Work request: Reproduce the listing exactly and skip over any pictures.

[Collected material]

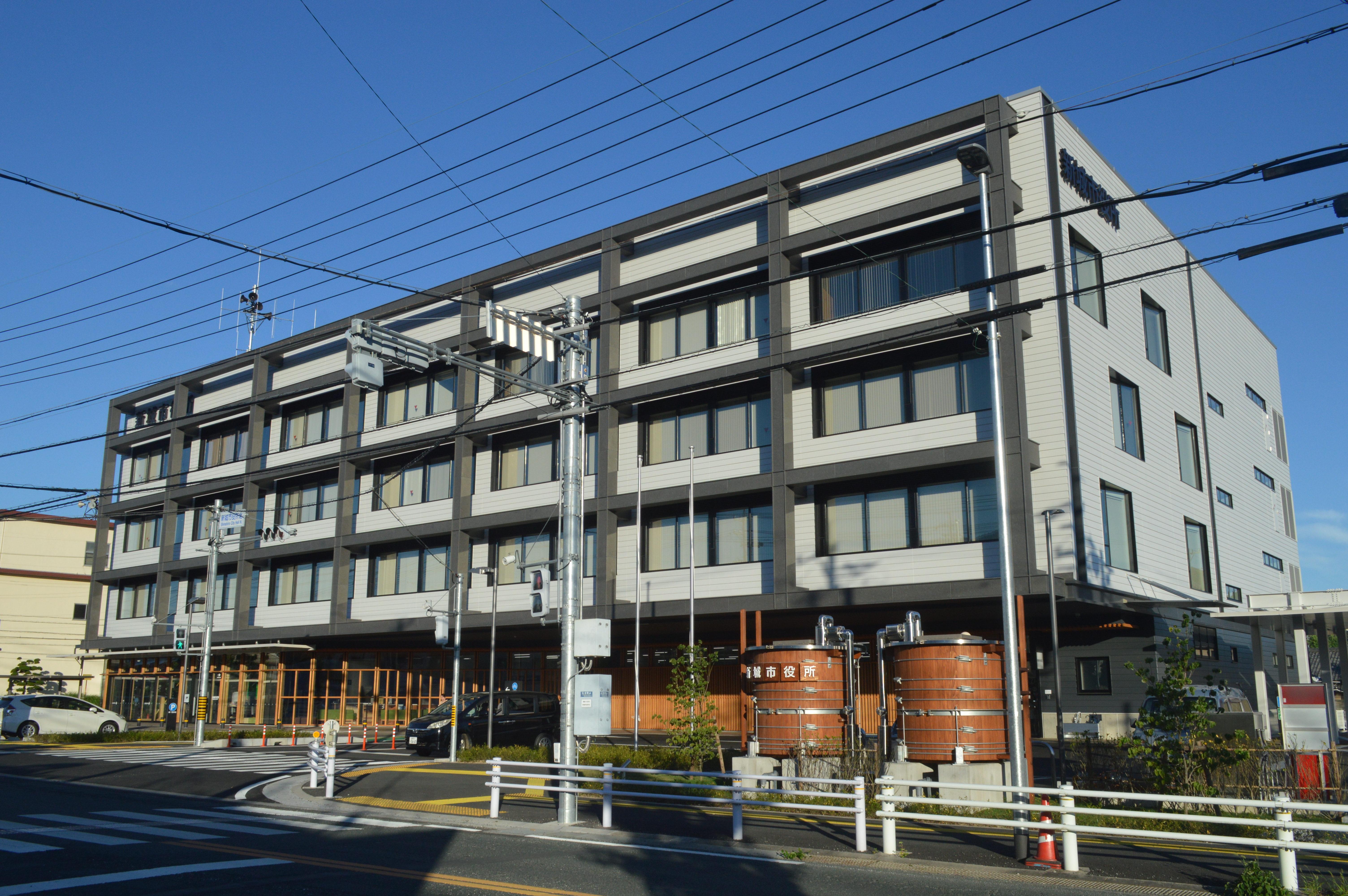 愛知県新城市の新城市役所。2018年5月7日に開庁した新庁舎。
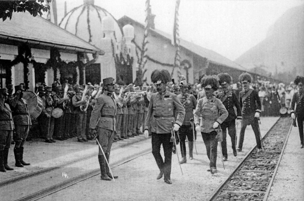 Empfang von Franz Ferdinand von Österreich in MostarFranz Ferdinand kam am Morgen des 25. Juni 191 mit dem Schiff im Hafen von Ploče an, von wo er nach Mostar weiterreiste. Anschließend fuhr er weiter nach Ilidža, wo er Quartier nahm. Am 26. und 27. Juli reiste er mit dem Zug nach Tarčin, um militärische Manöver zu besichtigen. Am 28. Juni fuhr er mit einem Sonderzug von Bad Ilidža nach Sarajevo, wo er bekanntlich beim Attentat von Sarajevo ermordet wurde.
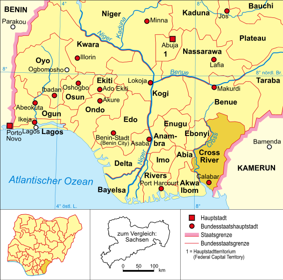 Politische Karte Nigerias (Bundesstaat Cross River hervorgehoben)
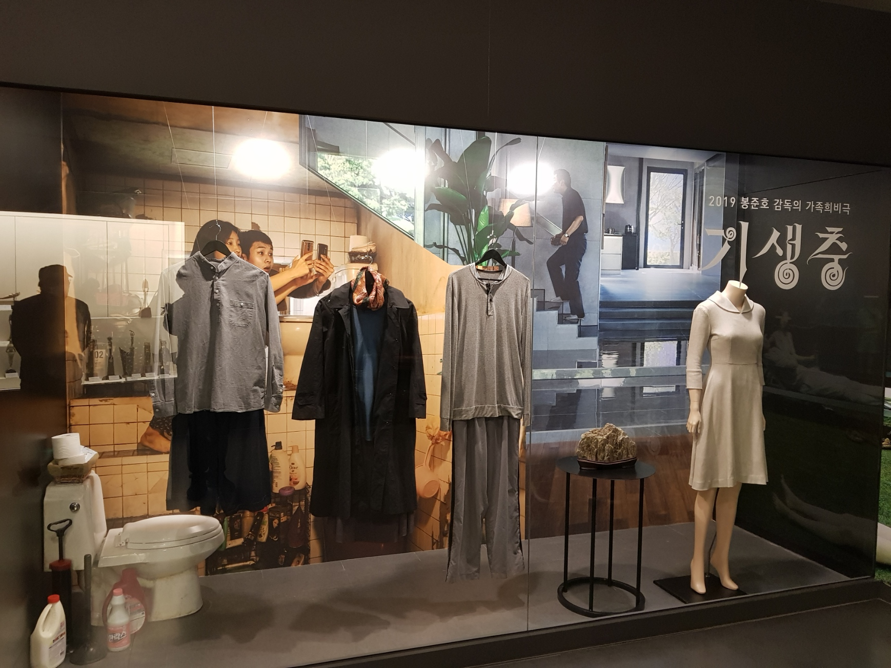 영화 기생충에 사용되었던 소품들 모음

[/Collected material]

Your solution:
 愛知県新城市の新城市役所。2018年5月7日に開庁した新庁舎。
 Empfang von Franz Ferdinand von Österreich in MostarFranz Ferdinand kam am Morgen des 25. Juni 191 mit dem Schiff im Hafen von Ploče an, von wo er nach Mostar weiterreiste. Anschließend fuhr er weiter nach Ilidža, wo er Quartier nahm. Am 26. und 27. Juli reiste er mit dem Zug nach Tarčin, um militärische Manöver zu besichtigen. Am 28. Juni fuhr er mit einem Sonderzug von Bad Ilidža nach Sarajevo, wo er bekanntlich beim Attentat von Sarajevo ermordet wurde.
 Politische Karte Nigerias (Bundesstaat Cross River hervorgehoben)
 영화 기생충에 사용되었던 소품들 모음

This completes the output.